The late 1940s had been fraught with strikes that reduced families to cooking meals over fires in the backyards of blacked-out houses. A person in their early thirties in 1950 looked forward to a future of dark possibilities. Nuclear obliteration of the human race and a conviction that World War III would inevitably break out between the Communist world, which now included China, and the West, deprived people of sleep.
On New Year’s Eve in 1949 the Women’s Weekly wrote, ‘This year brings in the fifties—the second half of the too noisy, too speedy, troublesome twentieth century. What will they be known as, these fifties? The lucky fifties would be nice to live in.’ But there was no guarantee they’d be lucky.
In December 1949, an election took place that would introduce a quarter of a century of conservative rule. People were sick of the hardships and shortages that continued post war. They felt overregulated and underprovided-for. The time for Menzies’ ‘forgotten people’, the honest earning middle class, had come. The election occurred in the year of the triumph of Communism in China, and the threat of international Communism had produced a great political shift,
well exploited by Menzies and his party.
This author can remember that, for the first time in his experience, classmates ran around the playground extolling Menzies. The interesting thing was that this was a Christian Brothers school, and the children came from forebears who had been solidly Labor. The year 1949 seemed to be the end of the automatic marriage between Catholics and the Labor Party. The 1950s were certainly an era in which the number of middle-class occupations expanded; Catholics were part of that movement and many of them wanted the offered security of a Menzies government. Menzies was ready to be harder on Communism than Chifley or Evatt seemed to be, and so a new Catholic–Coalition alliance was born.

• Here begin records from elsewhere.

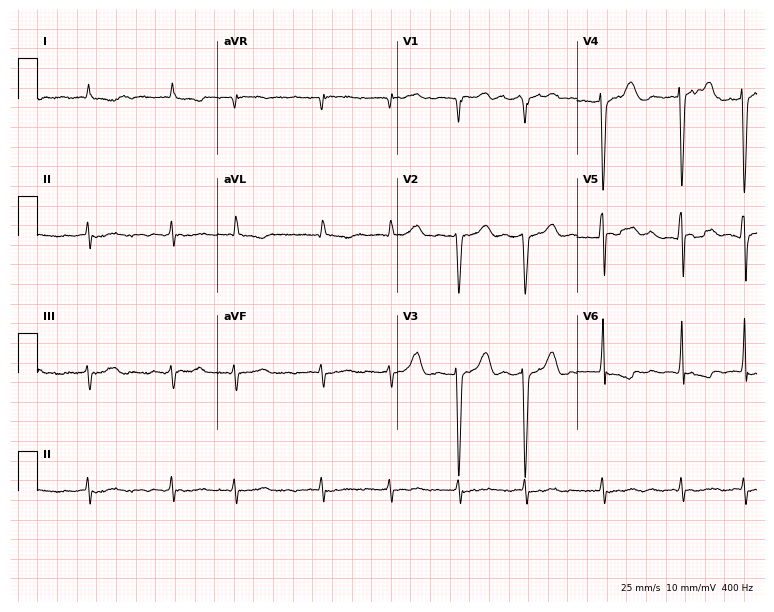
Standard 12-lead ECG recorded from a male, 77 years old. The tracing shows atrial fibrillation.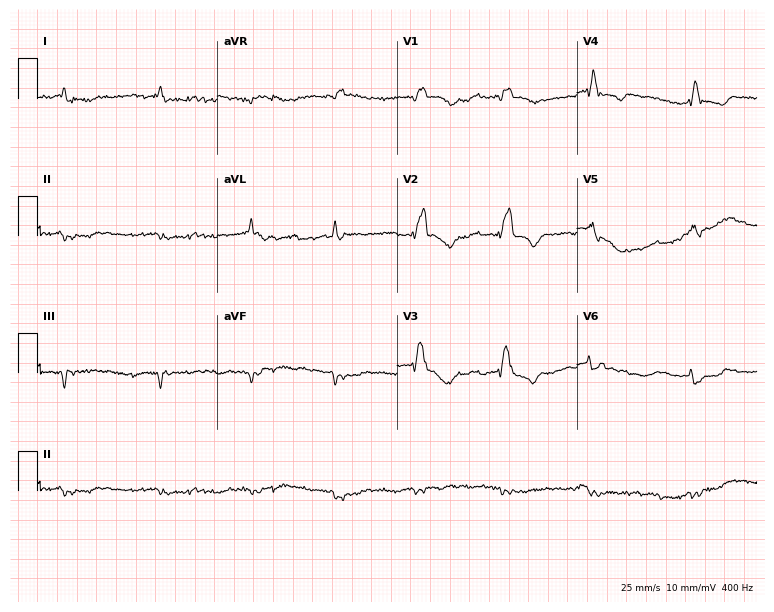
Standard 12-lead ECG recorded from an 80-year-old male patient (7.3-second recording at 400 Hz). None of these six findings is recorded: first-degree AV block, right bundle branch block (RBBB), left bundle branch block (LBBB), sinus bradycardia, atrial fibrillation (AF), sinus tachycardia. Only these six findings were labelled.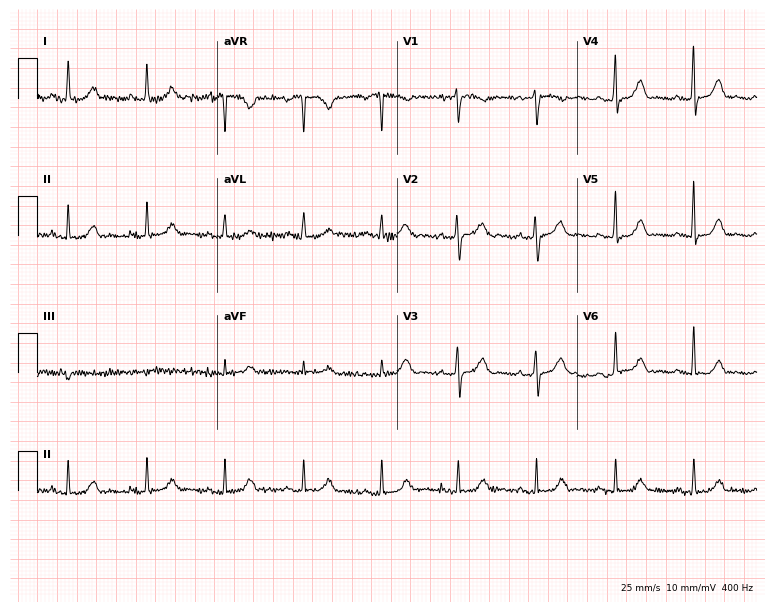
ECG — a 59-year-old female. Labelled as a normal ECG.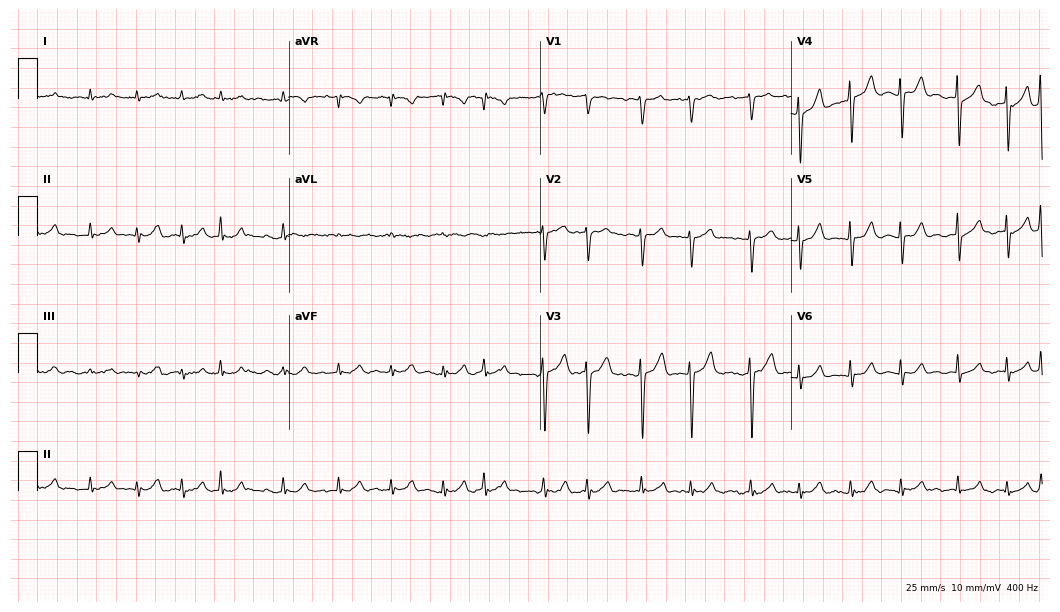
ECG — a 70-year-old male. Findings include atrial fibrillation (AF).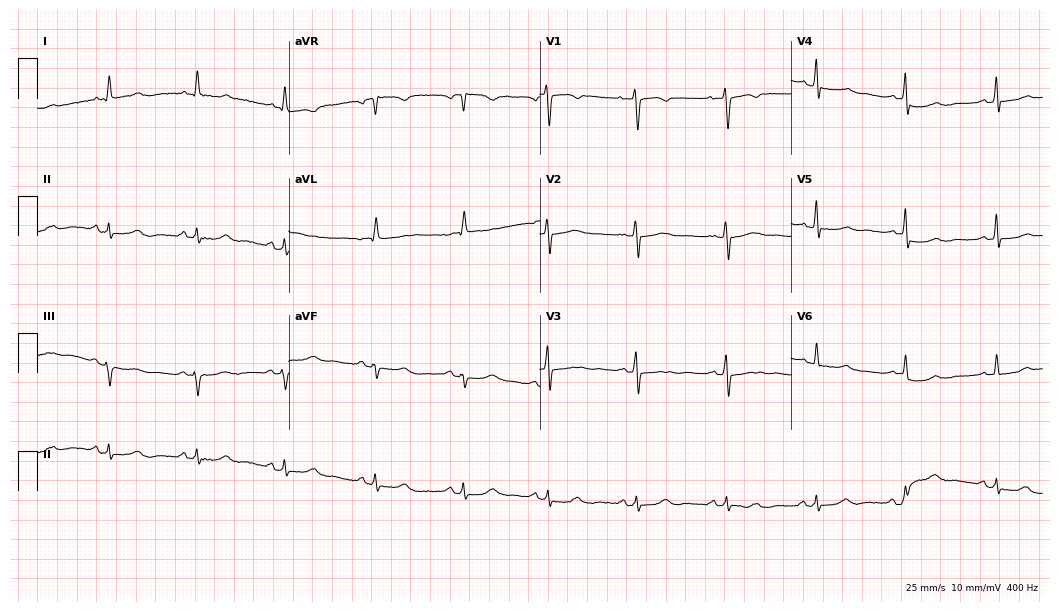
ECG — a 71-year-old female patient. Labelled as a normal ECG.

Historian Russel Ward claims that on election night in the richer suburbs of the great cities, many normally conservatively behaved citizens turned up the volume on their radios so that the news of Menzies’ success reverberated through the streets. After all that hectic industrial unrest, they had no doubt their champion had come.
Yet there were still the shortages and high prices for goods that had helped end Chifley’s prime ministership. By 1956 a quarter of homes in Melbourne, Sydney and Brisbane still had no refrigerator, two-thirds had no hot running water, and three-quarters did not have hot water in the laundry.
Indeed, by the time of the Petrov or Russian Spy election in May 1954, the economy had been through a low period. There was argument about whether it was inflationary or heading for a depression. Credit was scarce, and the share market had fallen. Twenty per cent fewer people were attending the races, which in those days of horse-racing mania was a genuine indicator of economic hardship.